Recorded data
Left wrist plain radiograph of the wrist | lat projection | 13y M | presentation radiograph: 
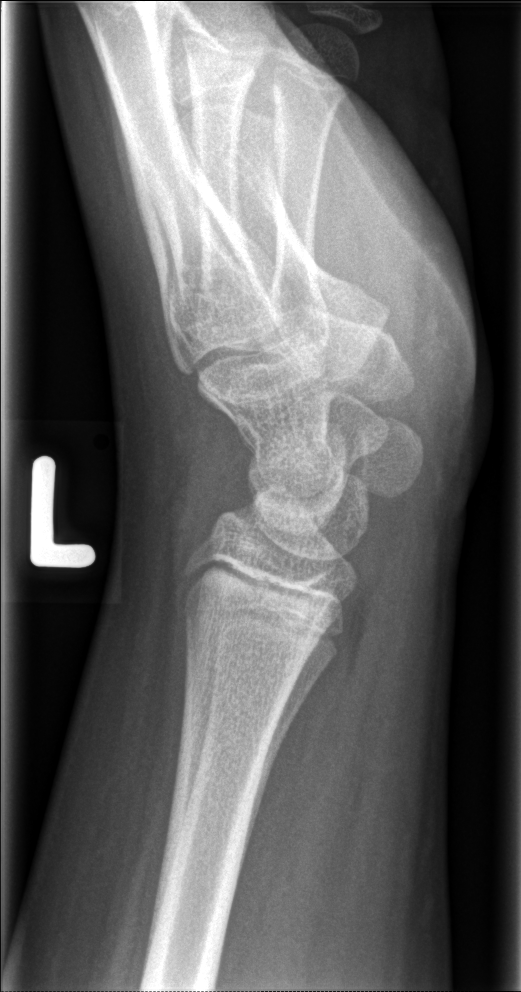
No Fx annotated.
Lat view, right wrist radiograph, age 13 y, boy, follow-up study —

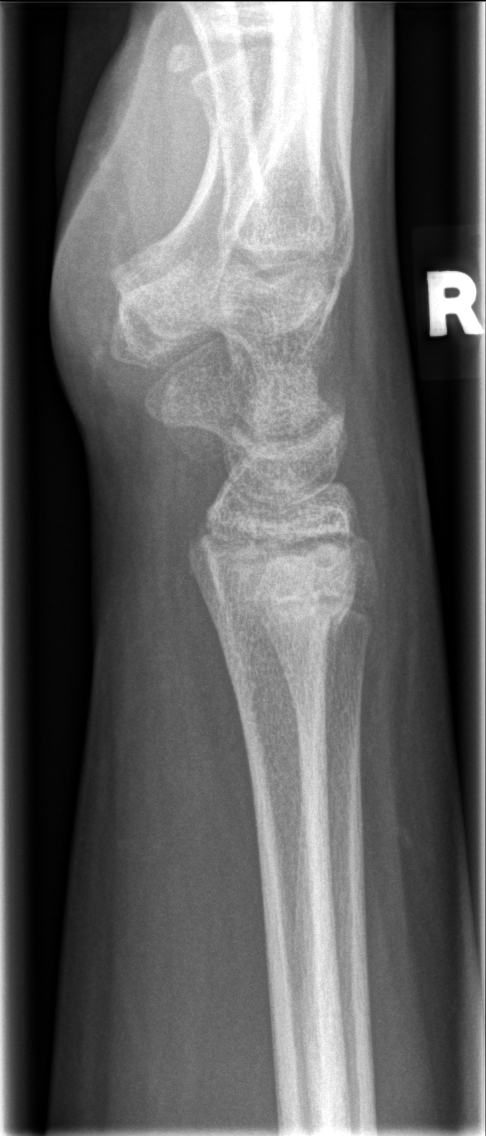

* Periosteal thickening: [322, 596, 354, 746].
* Fracture classified AO/OTA 23r-E/2.1; 23u-E/7.
* Fracture: [201, 530, 366, 632].
* Osteopenic.
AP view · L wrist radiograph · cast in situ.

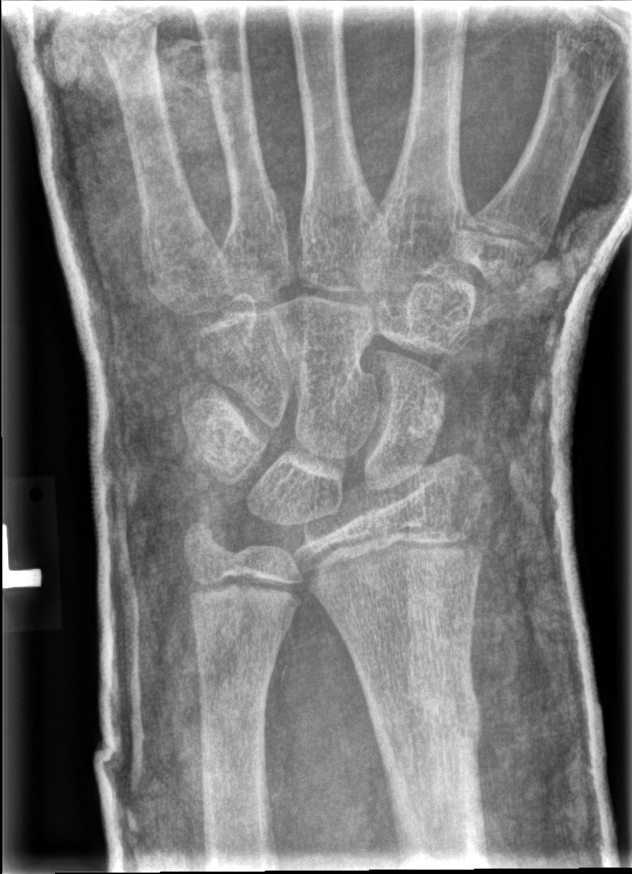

• [WHAT TO DO] Search the entries for "wrist" and copy each matching line.

• [RESULT OF THE TASK]
Left wrist plain radiograph of the wrist | lat projection | 13y M | presentation radiograph: 
Lat view, right wrist radiograph, age 13 y, boy, follow-up study —
AP view · L wrist radiograph · cast in situ.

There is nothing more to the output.